Collected data:

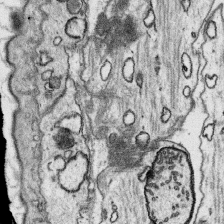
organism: Platynereis dumerilii
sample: Parapodia
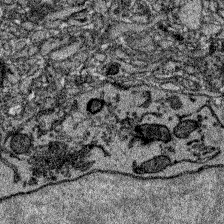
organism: Zebrafish
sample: Larval olfactory bulb
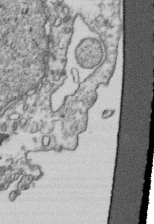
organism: Human
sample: Activated Jurkat CD4+ T cells
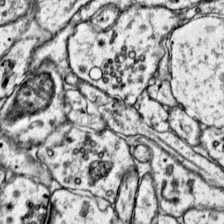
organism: Mouse
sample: Primary visual cortex
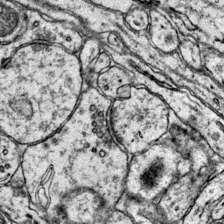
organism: Mouse
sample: Primary visual cortex
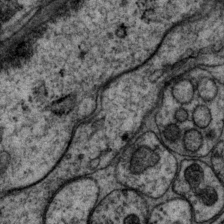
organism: P. pacificus
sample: Pharynx
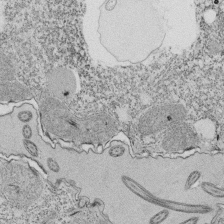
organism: Tetrahymena
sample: Cilia in tetrahymena
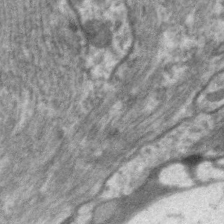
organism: C. elegans
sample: Pharynx
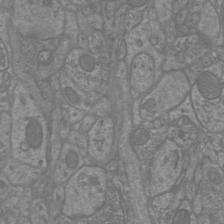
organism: Mouse
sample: Cortical neurons
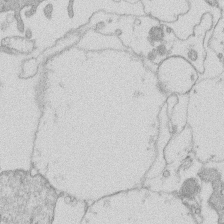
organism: Human
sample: Macrophage cells
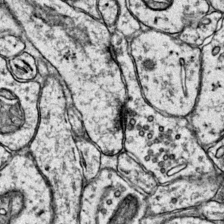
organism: Mouse
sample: Primary visual cortex
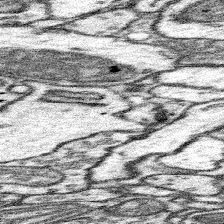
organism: Mouse
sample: Somatosensory cortex neuropil
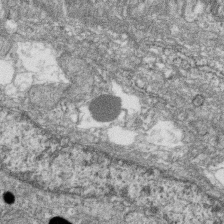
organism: Zebrafish
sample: Cilia; retinal pigment epithelium
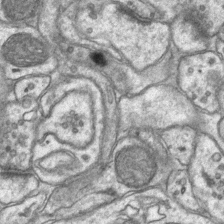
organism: Mouse
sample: CA1 Hippocampus
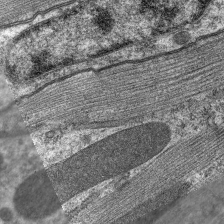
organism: C. elegans
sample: Pharynx
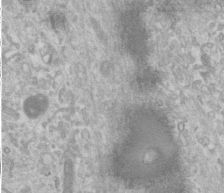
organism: Human
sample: Cilia; basal body in RPE cells
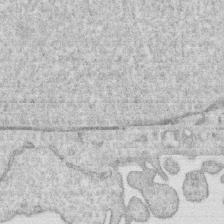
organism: Human
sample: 1205lu cells
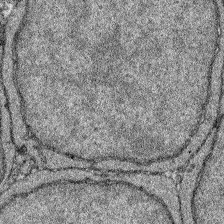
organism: Zebrafish
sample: Larval olfactory bulb
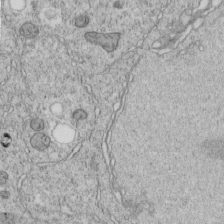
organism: C. elegans
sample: C. elegans embryo early stage
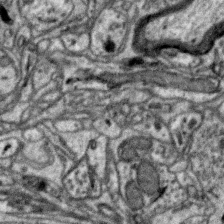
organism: Zebra finch
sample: Brain
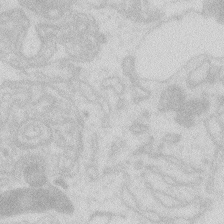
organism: Zebrafish
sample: Macrophage
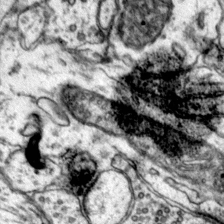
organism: Mouse
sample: Primary visual cortex
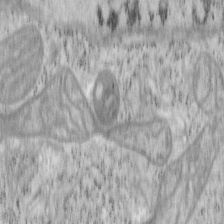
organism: Human
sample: HeLa cells
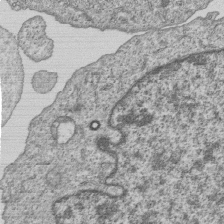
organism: Human
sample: MDA-MB-231 cells
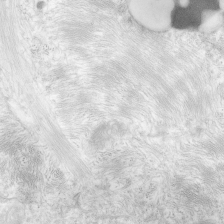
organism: Human
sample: Neocortex
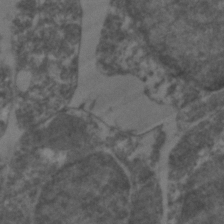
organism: Zebrafish
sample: Zebrafish embryo
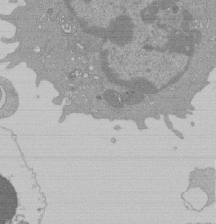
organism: Mouse
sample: Activated Pmel transgenic CD8+ T Cells
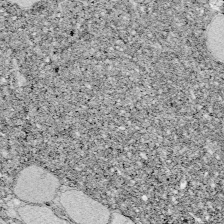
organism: Zebrafish
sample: Whole-Brain
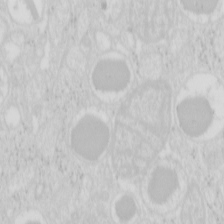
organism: Mouse
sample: Pancreas
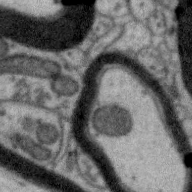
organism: Zebra finch
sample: Brain
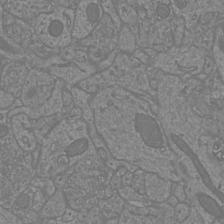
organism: Mouse
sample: Cortical neurons
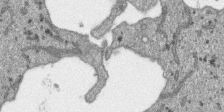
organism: Human
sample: Lung epithelial cells infected with SARS-CoV-2
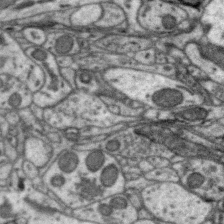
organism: Zebra finch
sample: Brain
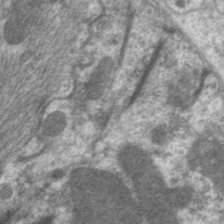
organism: C. elegans
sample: Pharynx
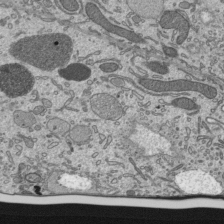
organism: Mouse
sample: Mouse epididymis efferent ductule cilia
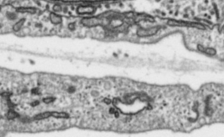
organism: Toxoplasma gondii
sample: Parasites in a vacuole inside a host cell
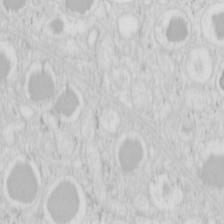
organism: Mouse
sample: Pancreas
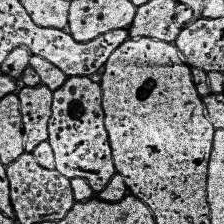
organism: Human
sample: Temporal Lobe
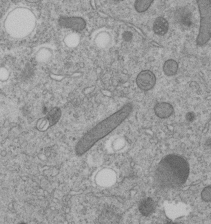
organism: C. elegans
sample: C. elegans embryo early stage
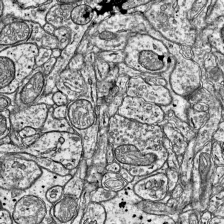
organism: Mouse
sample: Visual Cortex
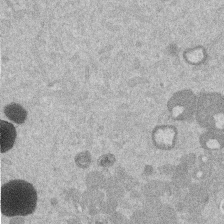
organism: Mouse
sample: Dividing mouse embryo 1 cell stage
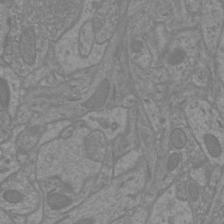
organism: Mouse
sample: Cortical neurons
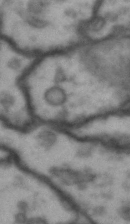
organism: Drosophila
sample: Brain
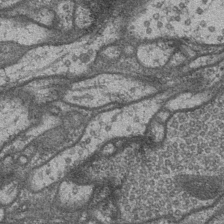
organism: Drosophila
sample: Optic medulla
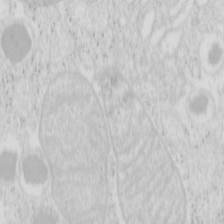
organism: Mouse
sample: Pancreas
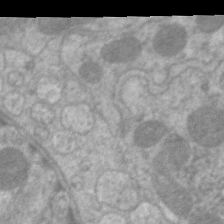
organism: C. elegans
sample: Pharynx
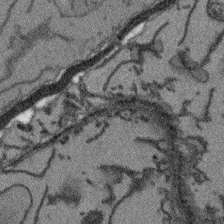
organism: Arabidopsis thaliana
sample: Root tip
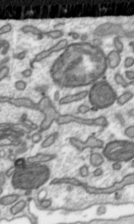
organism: Toxoplasma gondii
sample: Parasites in a vacuole inside a host cell
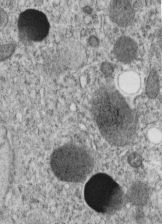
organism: C. elegans
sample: C. elegans embryo early stage
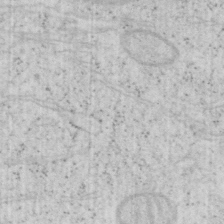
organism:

▸ Goal of the exercise
All the lines above should be reproduced exactly, and none of the pictures.

▸ Task solution
organism: Platynereis dumerilii
sample: Parapodia
organism: Zebrafish
sample: Larval olfactory bulb
organism: Human
sample: Activated Jurkat CD4+ T cells
organism: Mouse
sample: Primary visual cortex
organism: Mouse
sample: Primary visual cortex
organism: P. pacificus
sample: Pharynx
organism: Tetrahymena
sample: Cilia in tetrahymena
organism: C. elegans
sample: Pharynx
organism: Mouse
sample: Cortical neurons
organism: Human
sample: Macrophage cells
organism: Mouse
sample: Primary visual cortex
organism: Mouse
sample: Somatosensory cortex neuropil
organism: Zebrafish
sample: Cilia; retinal pigment epithelium
organism: Mouse
sample: CA1 Hippocampus
organism: C. elegans
sample: Pharynx
organism: Human
sample: Cilia; basal body in RPE cells
organism: Human
sample: 1205lu cells
organism: Zebrafish
sample: Larval olfactory bulb
organism: C. elegans
sample: C. elegans embryo early stage
organism: Zebra finch
sample: Brain
organism: Zebrafish
sample: Macrophage
organism: Mouse
sample: Primary visual cortex
organism: Human
sample: HeLa cells
organism: Human
sample: MDA-MB-231 cells
organism: Human
sample: Neocortex
organism: Zebrafish
sample: Zebrafish embryo
organism: Mouse
sample: Activated Pmel transgenic CD8+ T Cells
organism: Zebrafish
sample: Whole-Brain
organism: Mouse
sample: Pancreas
organism: Zebra finch
sample: Brain
organism: Mouse
sample: Cortical neurons
organism: Human
sample: Lung epithelial cells infected with SARS-CoV-2
organism: Zebra finch
sample: Brain
organism: C. elegans
sample: Pharynx
organism: Mouse
sample: Mouse epididymis efferent ductule cilia
organism: Toxoplasma gondii
sample: Parasites in a vacuole inside a host cell
organism: Mouse
sample: Pancreas
organism: Human
sample: Temporal Lobe
organism: C. elegans
sample: C. elegans embryo early stage
organism: Mouse
sample: Visual Cortex
organism: Mouse
sample: Dividing mouse embryo 1 cell stage
organism: Mouse
sample: Cortical neurons
organism: Drosophila
sample: Brain
organism: Drosophila
sample: Optic medulla
organism: Mouse
sample: Pancreas
organism: C. elegans
sample: Pharynx
organism: Arabidopsis thaliana
sample: Root tip
organism: Toxoplasma gondii
sample: Parasites in a vacuole inside a host cell
organism: C. elegans
sample: C. elegans embryo early stage
organism:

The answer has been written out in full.